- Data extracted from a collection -
* * *
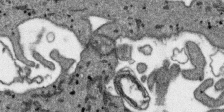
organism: Human
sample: Lung epithelial cells, uninfected (mock) control
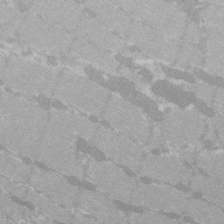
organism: C57BL Mouse
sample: Tibialis anterior muscle cell
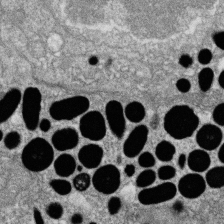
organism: Zebrafish
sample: Cilia; retinal pigment epithelium
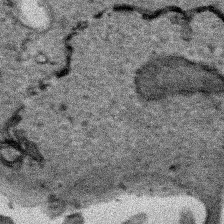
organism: Human
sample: Mitochondria in HCT116 cells
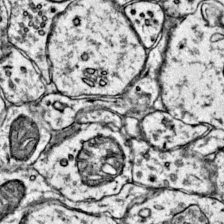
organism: Mouse
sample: Primary visual cortex
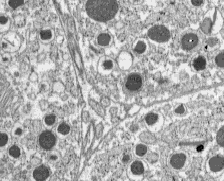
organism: C57BL Mouse
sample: Pancreatic islet
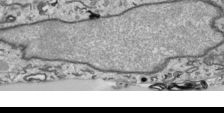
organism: Human
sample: Mitochondria in HCT116 cells
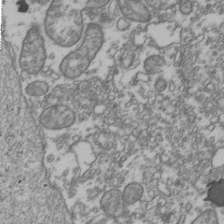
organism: Human
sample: Activated Jurkat CD4+ T cells
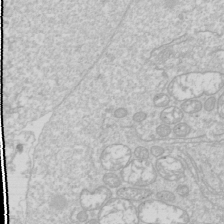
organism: Drosophila
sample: Cell division; meiosis; drosophila spermatocytes
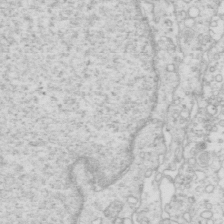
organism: Mouse
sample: Multiciliated cells
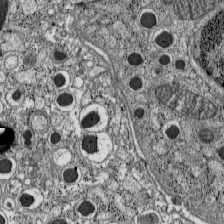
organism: C57BL Mouse
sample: Pancreatic islet
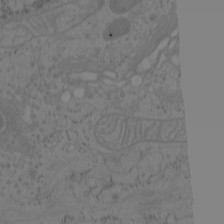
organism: Human
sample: HeLa cells
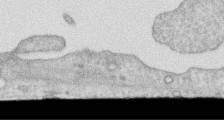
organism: Human
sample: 1205lu cells
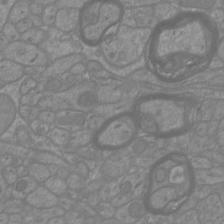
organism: Mouse
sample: Cortical neurons
* * *
- TRY IT -
The line with "sample: Cell division;" ends the range, and the first line of the data begins it; repeat exactly those lines and nothing more, omitting pictures.

- YOUR RESPONSE -
organism: Human
sample: Lung epithelial cells, uninfected (mock) control
organism: C57BL Mouse
sample: Tibialis anterior muscle cell
organism: Zebrafish
sample: Cilia; retinal pigment epithelium
organism: Human
sample: Mitochondria in HCT116 cells
organism: Mouse
sample: Primary visual cortex
organism: C57BL Mouse
sample: Pancreatic islet
organism: Human
sample: Mitochondria in HCT116 cells
organism: Human
sample: Activated Jurkat CD4+ T cells
organism: Drosophila
sample: Cell division; meiosis; drosophila spermatocytes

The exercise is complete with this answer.